Стою я однажды над рекой и смотрю, как она рвется между берегами, как ветки за собой течение уносит. Если бы у дерева был голос, то вода бы все равно корни подмыла и ветви повырывала. Что ему с того голоса? Лучше уж в молчании. А если бы я вот так, головой в омут, и смотрю себе, смотрю на водоворот… Но нельзя, не одна я. Там во мне человечек колотится, о своей судьбе спрашивает. Двинулась я в сторону дома, а мысль, холодную, как смерть, уже второй раз от себя отогнала…
Ксендз говорит, в Варшаве перемены. Партийный и государственный аппарат чистят, а мошенники у власти. Для скомпрометированных людей не может быть места. А я думаю, как там у Стефана дела. Ведь он с теми был, кого под зад коленкой гонят. Ксендз головой кивает, не бойся, Ванда. У власти одно лицо, и своих детей она умеет наградить. Даже когда розгами высечет, потом приласкает.
Утром еще с теткой горох перебирала, а под вечер так меня прихватило. Воды прямо на пол в кухне отошли. Тетка перепугалась, кусок белой ткани принесла и лечь приказала. Сухо там в тебе, не двигайся, а то ребеночка, не дай Бог, покалечишь. Ну, лежу я в кухне, а боль меня так и разрывает. Ксендз на велосипеде поехал в соседнюю деревню за акушеркой. Та пришла, что-то пощупала и тетке шепчет, что ребенок-то от белого света отвернулся, не головка у него, а ножки выглядывают. Ну, думаю, конец мой приходит. Ждала я ребенка без радости, потому клубок новой жизни не раскрутится, да и мою нитку оборвать может. Будь что будет, снова думаю я, только чтобы не страдать сильно, чтобы побыстрее это случилось. Закрыть глаза и очнуться уже на том берегу. А есть ли он, тот берег, ведь никто его из живых-то не видел. Женщины надо мной склонились, потерпи, Ванда, „скорая помощь“ уже в дороге.

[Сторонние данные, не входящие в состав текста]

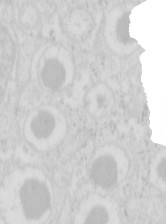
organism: Mouse
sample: Pancreas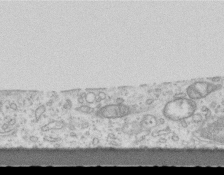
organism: Mouse
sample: Centriole in ependymal cells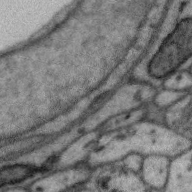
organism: Zebra finch
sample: Brain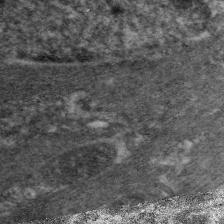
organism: C. elegans
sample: Pharynx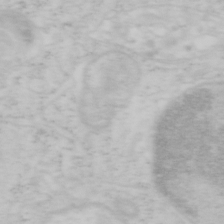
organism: Mouse
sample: OT-I killer T cells with ID8 ovarian cancer cells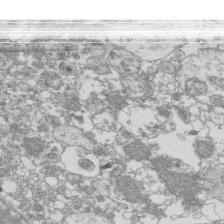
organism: Human
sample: HeLa cell HIV synapse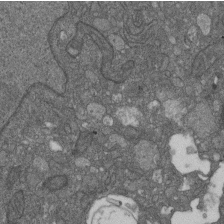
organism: Drosophila
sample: Nephrocyte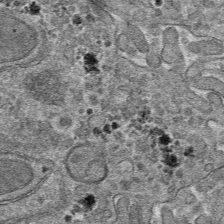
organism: Mouse
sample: Mouse hepatocytes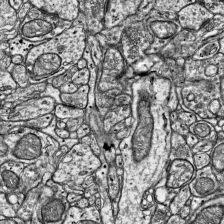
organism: Mouse
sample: Visual Cortex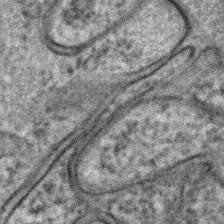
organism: C. elegans
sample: C. elegans embryo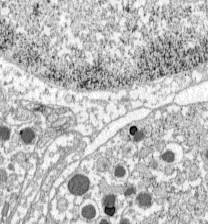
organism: C57BL Mouse
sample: Pancreatic islet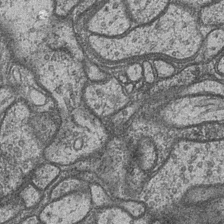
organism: Drosophila
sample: Optic medulla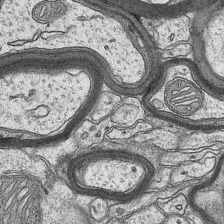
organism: Mouse
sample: CA1 Hippocampus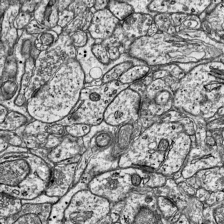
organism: Mouse
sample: Visual Cortex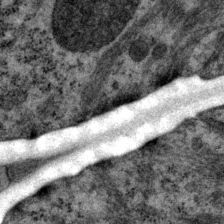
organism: P. pacificus
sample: Pharynx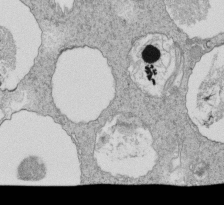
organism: Tetrahymena
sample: Cilia in tetrahymena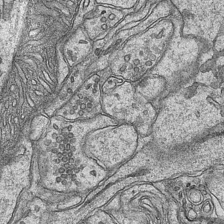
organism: Mouse
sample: CA1 Hippocampus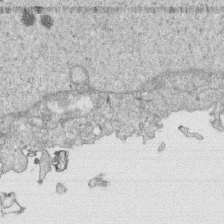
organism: Human
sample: HeLa cell HIV synapse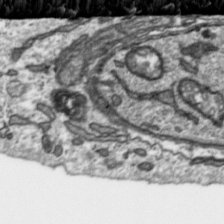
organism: Toxoplasma gondii
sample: Parasites in a vacuole inside a host cell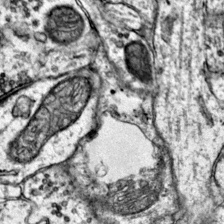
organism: Mouse
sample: Primary visual cortex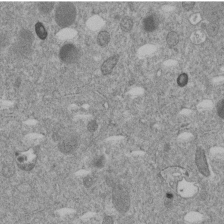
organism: C. elegans
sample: C. elegans embryo early stage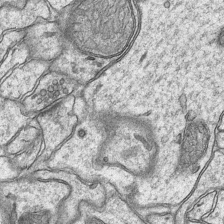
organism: Mouse
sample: CA1 Hippocampus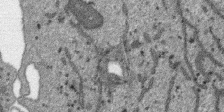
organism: Human
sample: Lung epithelial cells infected with SARS-CoV-2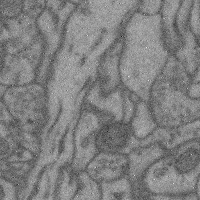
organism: Mouse
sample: Cerebral cortex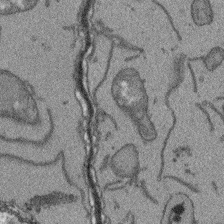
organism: Arabidopsis thaliana
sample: Root tip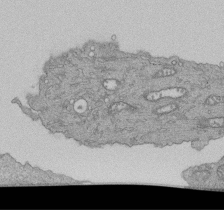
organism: Human
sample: Retinal organoid Rod and Cone cells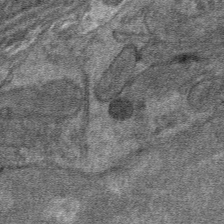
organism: Mouse
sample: Mouse hepatocytes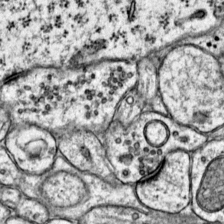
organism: Mouse
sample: Primary visual cortex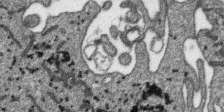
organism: Human
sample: Lung epithelial cells infected with SARS-CoV-2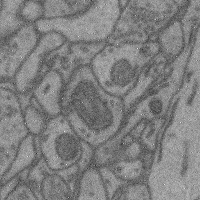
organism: Mouse
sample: Cerebral cortex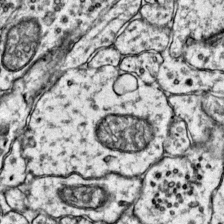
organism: Mouse
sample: Primary visual cortex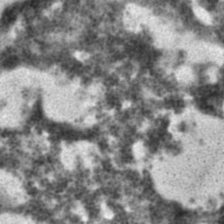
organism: C. elegans
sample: C. elegans embryo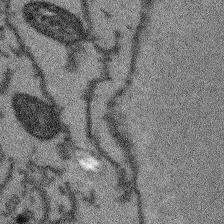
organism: Arabidopsis thaliana
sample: Root tip

Хотела я им сказать, зачем вы, люди, стараетесь, я уже по тому свету шагаю, но меня такая слабость взяла, что сил не было голос подать. Даже страдания затихли, сон веки мои слепил. Стены того света темными и далекими казались…

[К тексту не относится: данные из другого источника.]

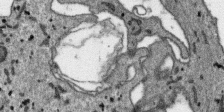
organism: Human
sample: Lung epithelial cells, uninfected (mock) control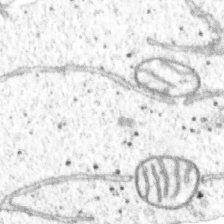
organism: Human
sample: HeLa cells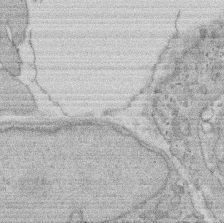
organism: Rat
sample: Salivary granule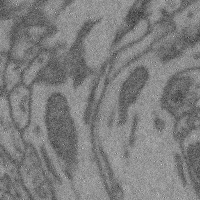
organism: Mouse
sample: Cerebral cortex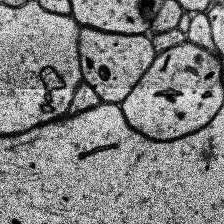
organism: Human
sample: Temporal Lobe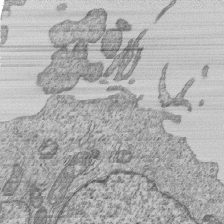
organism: Human
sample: MDA-MB-231 cells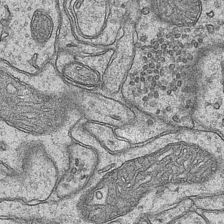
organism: Mouse
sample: CA1 Hippocampus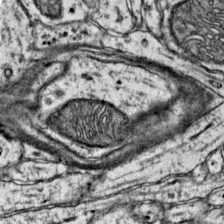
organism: Mouse
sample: Primary visual cortex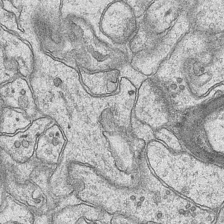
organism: Mouse
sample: CA1 Hippocampus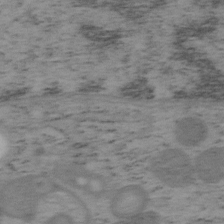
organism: Mouse
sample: OT-I killer T cells with ID8 ovarian cancer cells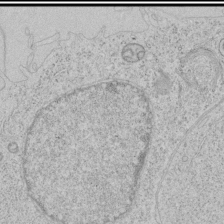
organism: Human
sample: Mitochondria in HCT116 cells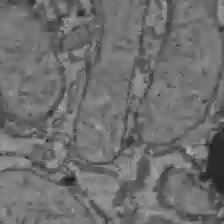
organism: C57BL Mouse
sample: Liver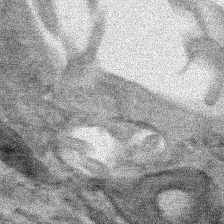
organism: Human
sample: Mitochondria in HCT116 cells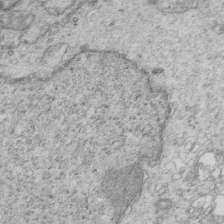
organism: Mouse
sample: Multiciliated cells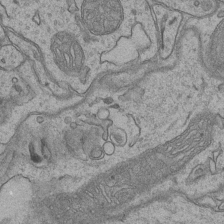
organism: Mouse
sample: CA1 Hippocampus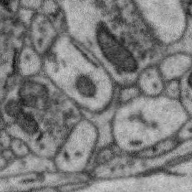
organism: Zebra finch
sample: Brain

Живот мой разрезали и ребеночка в нем нашли целехонького и здорового. Большой, четыре с лишним килограмма. Сном я больничным спала, и он в тишине родился. Я так удивилась, что еще тут, среди живых нахожусь. Рукой до живота — а он плоский. Может, девочка, думаю. Нет, мальчик. Значит, второго вылитого Стефана я из себя выродила. Этот уж со мной останется, этого уж он при себе держать не захочет.

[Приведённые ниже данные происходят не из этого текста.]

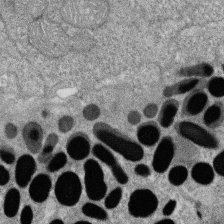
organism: Zebrafish
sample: Cilia; retinal pigment epithelium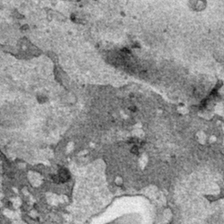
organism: Human
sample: Mitochondria in HCT116 cells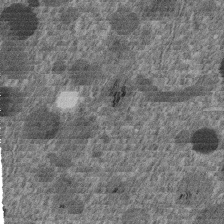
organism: C. elegans
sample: C. elegans embryo early stage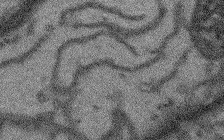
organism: Arabidopsis thaliana
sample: Root tip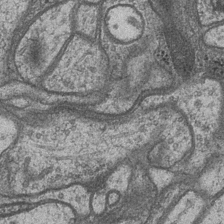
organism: Drosophila
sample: Optic medulla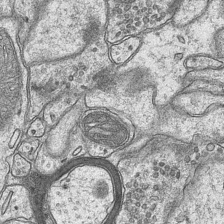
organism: Mouse
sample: CA1 Hippocampus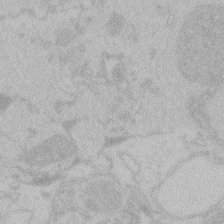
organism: Zebrafish
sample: Macrophage infected with Toxoplasma gondii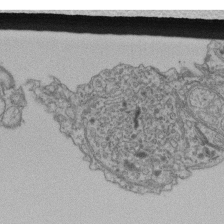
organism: Human
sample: Retinal organoid Rod and Cone cells

После разреза мне дольше лежать пришлось, что-то там не хотело заживать, в одном месте гной собирался, мне дренажную трубку вставили. А все мазало и мазало. Но стоило немного потерпеть, потому что нашла я тут близкую себе душу. Она приходила ко мне, сначала лицо умывала, руки, пока у меня сил не было себя обслуживать, а потом просто заглядывала, чтобы поболтать. И так слово за слово, стала меня уговаривать, чтобы я в дом ксендза не возвращалась. Ну, что это за будущее для меня и для ребенка? Хозяйство ксендза после тетки принять? Лучше в Белостоке остаться, присмотреться, работу какую-нибудь поискать. Может, курсы окончить или училище. Для учения я уж слишком старая, говорю. Какая же там старая, женщина в тридцать лет, самый мед жизни! Да я же последний раз книжку в руках держала только при немцах. Все уж забыла. Вспомнишь, начало трудным будет, а потом найдешь то, чего ты и не теряла, то, что в тебе все время было, только не подозревала об этом. Может, она и права, думаю. Стефан ведь тоже на эту деревню носом крутил, Белосток упоминал.